• _Description of the task_
Pictures must not appear in the copy. Set down exactly the line with "Реконструкция начала контрнаступления" and each line after it through the end of the data below.

• _Information provided_
##########

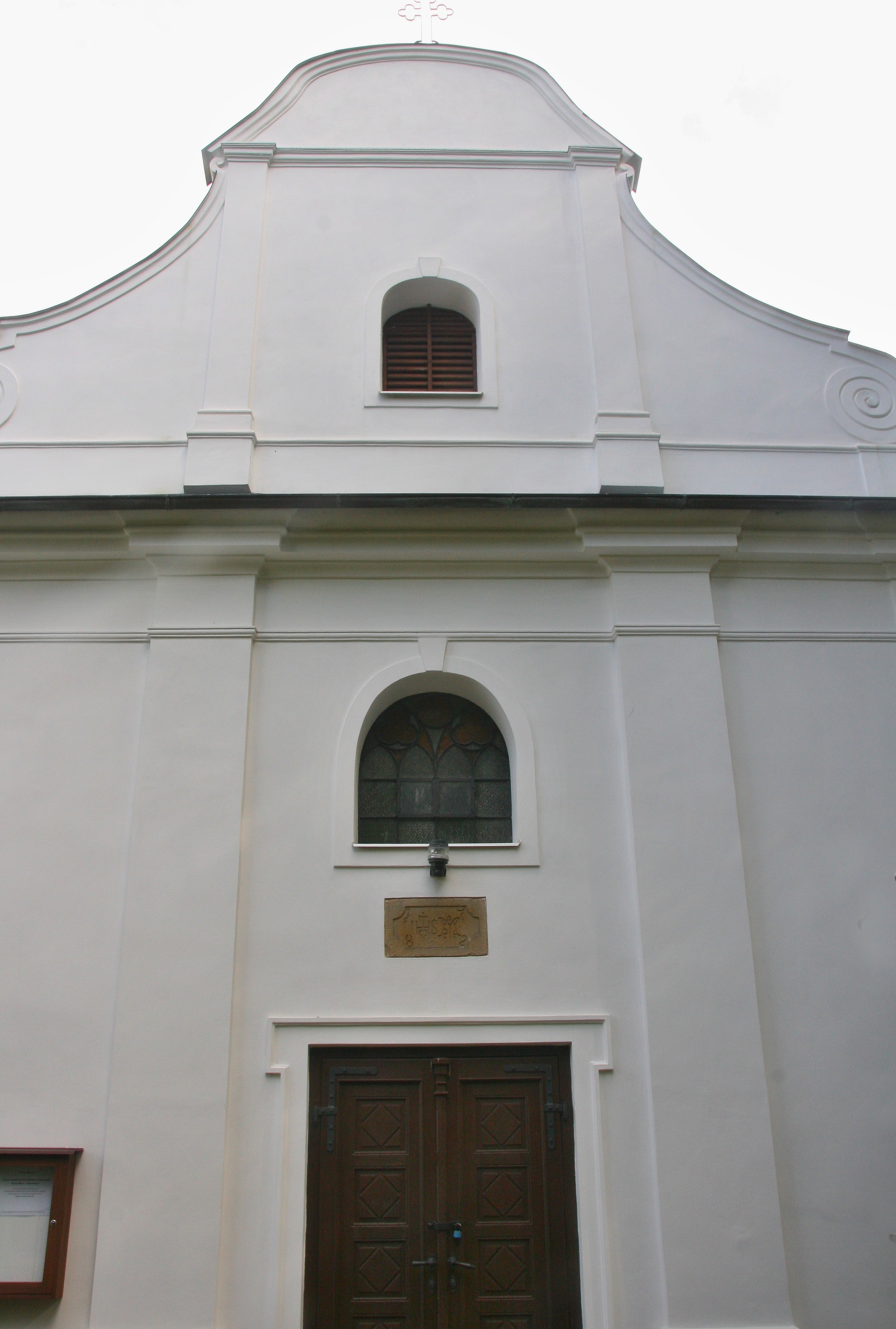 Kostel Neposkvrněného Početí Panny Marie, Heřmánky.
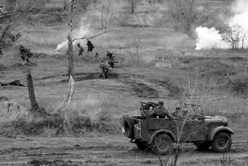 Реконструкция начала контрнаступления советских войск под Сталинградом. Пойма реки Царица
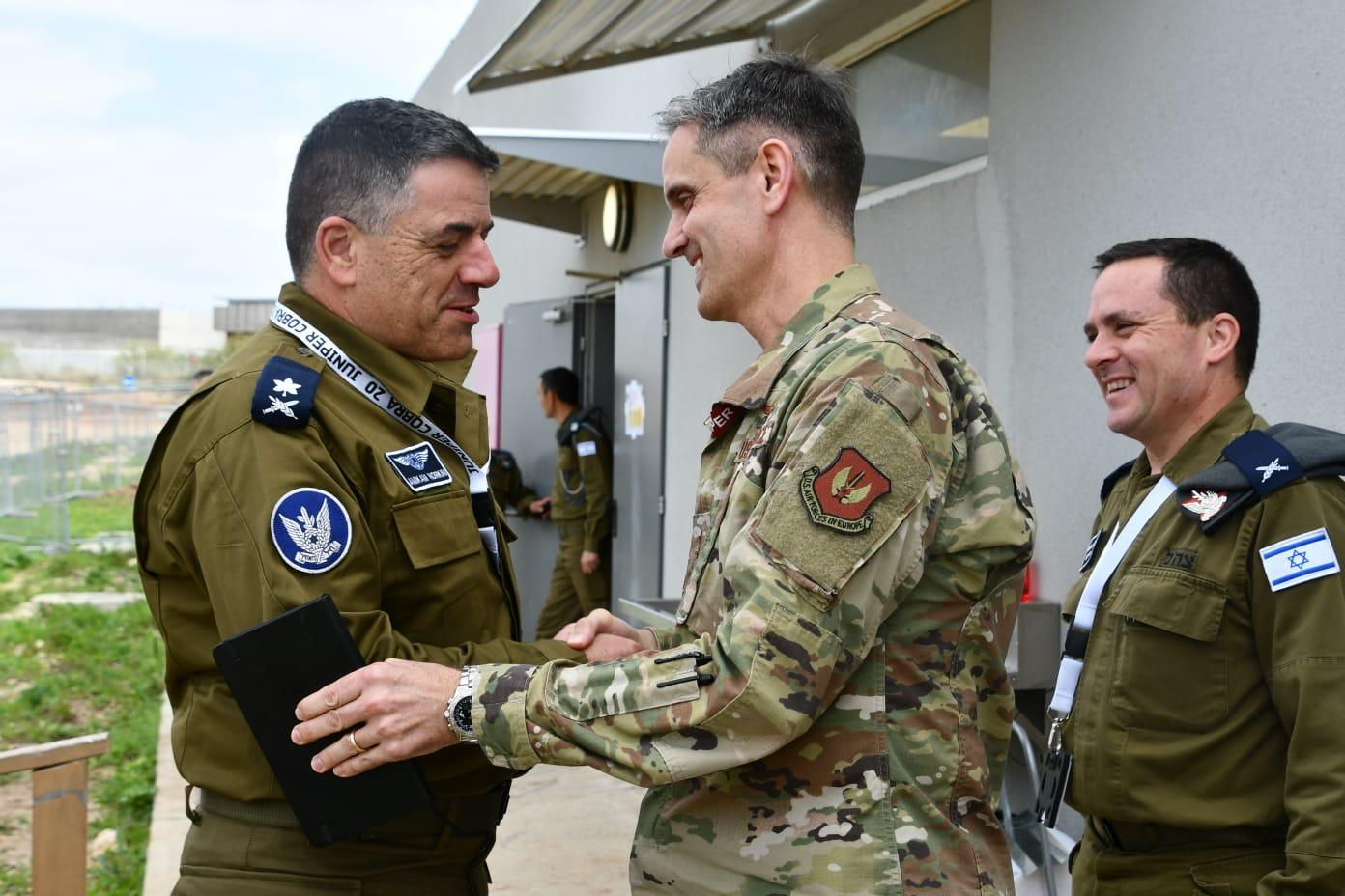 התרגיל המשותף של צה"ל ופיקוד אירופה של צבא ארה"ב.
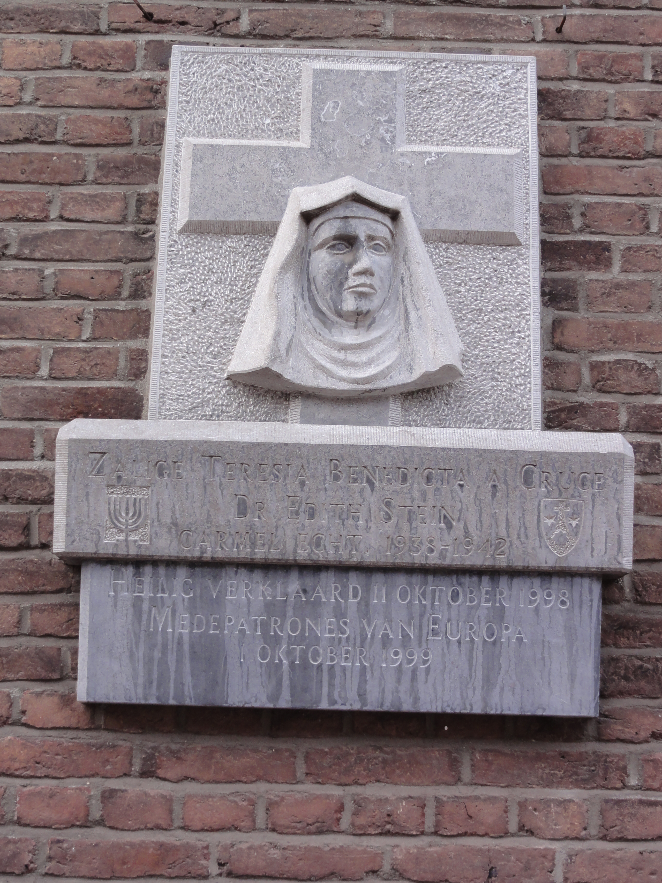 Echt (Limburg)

##########

• _Response_
 Реконструкция начала контрнаступления советских войск под Сталинградом. Пойма реки Царица
 התרגיל המשותף של צה"ל ופיקוד אירופה של צבא ארה"ב.
 Echt (Limburg)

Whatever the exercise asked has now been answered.